Revision as of 15:49, 12 January 2010

On this page we list the GEOS-Chem bugs that users have recently encountered, and how to fix them.

Issues resolved in GEOS-Chem v8-02-05

--Bob Y. 10:39, 12 January 2010 (EST)

Issues resolved in GEOS-Chem v8-02-04

--Bob Y. 10:11, 12 January 2010 (EST)

Issues resolved in GEOS-Chem v8-02-03

--Bob Y. 16:38, 11 January 2010 (EST)

Issues resolved in GEOS-Chem v8-02-02

--Bob Y. 16:40, 11 January 2010 (EST)

Issues resolved in GEOS-Chem v8-02-01

--Bob Y. 09:55, 12 January 2010 (EST)

Issues resolved in GEOS-Chem v8-01-04

--Bob Y. 09:58, 12 January 2010 (EST)

Issues resolved in GEOS-Chem v8-01-03

--Bob Y. 10:29, 12 January 2010 (EST)

Issues resolved in GEOS-Chem v8-01-02

--Bob Y. 10:29, 12 January 2010 (EST)

Issues resolved in GEOS-Chem v8-01-01

--Bob Y. 10:35, 12 January 2010 (EST)

Issues resolved in GEOS-Chem v7-04-13

--Bob Y. 10:49, 12 January 2010 (EST)

Issues resolved in GEOS-Chem v7-04-10

These fixes have been introduced into GEOS-Chem v7-04-10.
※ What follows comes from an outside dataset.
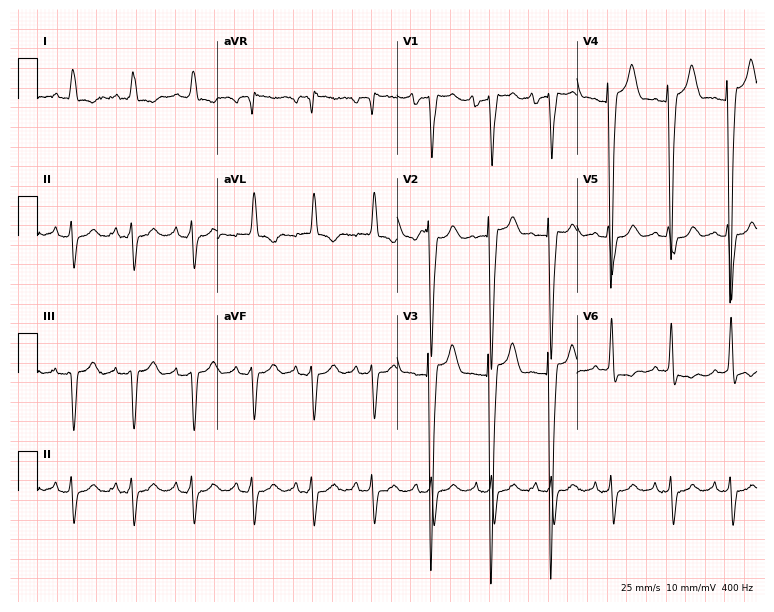
12-lead ECG (7.3-second recording at 400 Hz) from an 82-year-old female patient. Screened for six findings — first-degree AV block, right bundle branch block, left bundle branch block, sinus bradycardia, atrial fibrillation, sinus tachycardia — none is recorded.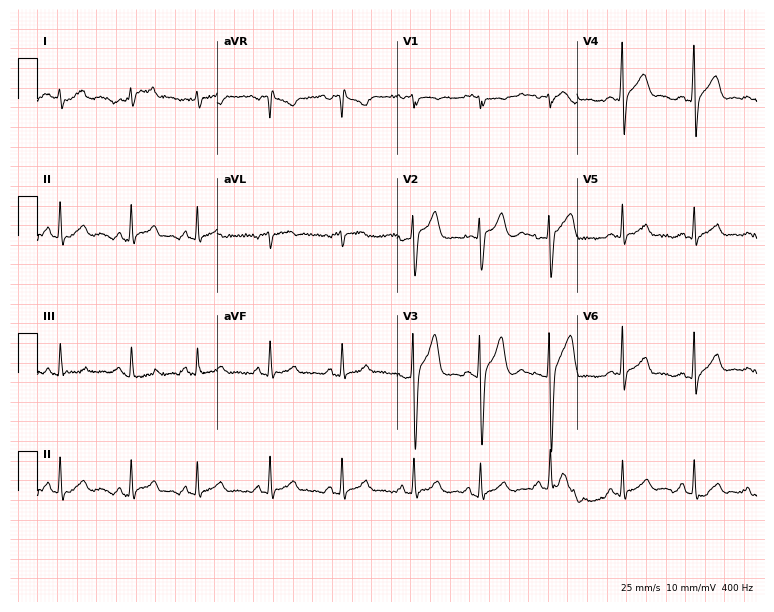
ECG (7.3-second recording at 400 Hz) — a male, 38 years old. Labelled as a normal ECG.

Lok Lamsal (lok.lamsal@fizz.phys.dal.ca)wrote:

I ran into a problem while running GEOS-4, version v7-04-09, at 2x2.5. The simulation stops on 15th July 2006 with different error messages on two of our machines tuque and beret. One of the error messages on tuque is like this:
 sum of rrate =  Infinity
 SMVGEAR: CNEW is NaN!
 Species index :            1
 Grid Box      :          121          15           1
 STOP in smvgear.f!
     - CLEANUP: deallocating arrays now...
forrtl: severe (174): SIGSEGV, segmentation fault occurred
And on beret the message is like this:
     - CLEANUP: deallocating arrays now...
 forrtl: severe (174): SIGSEGV, segmentation fault occurred
 Image              PC                Routine            Line
 Source
 geos_4_nv          400000000059EA10  Unknown               Unknown
 Unknown
 libguide.so        200000000039C1A0  Unknown               Unknown
 Unknown
 etc.
The message which is repeated in either case is like this:
 SMVGEAR: DELT= 9.96E-16 TOO LOW DEC YFAC. KBLK, KTLOOP, NCS, TIME, TIMREMAIN, YFAC, EPS =
Could you suggest me what the problem could be? Just to inform you: while trying to figure out the problem, I noticed from Bastien that he did not have problem on that day with version v7-04-10, which stopped on September 13 2006.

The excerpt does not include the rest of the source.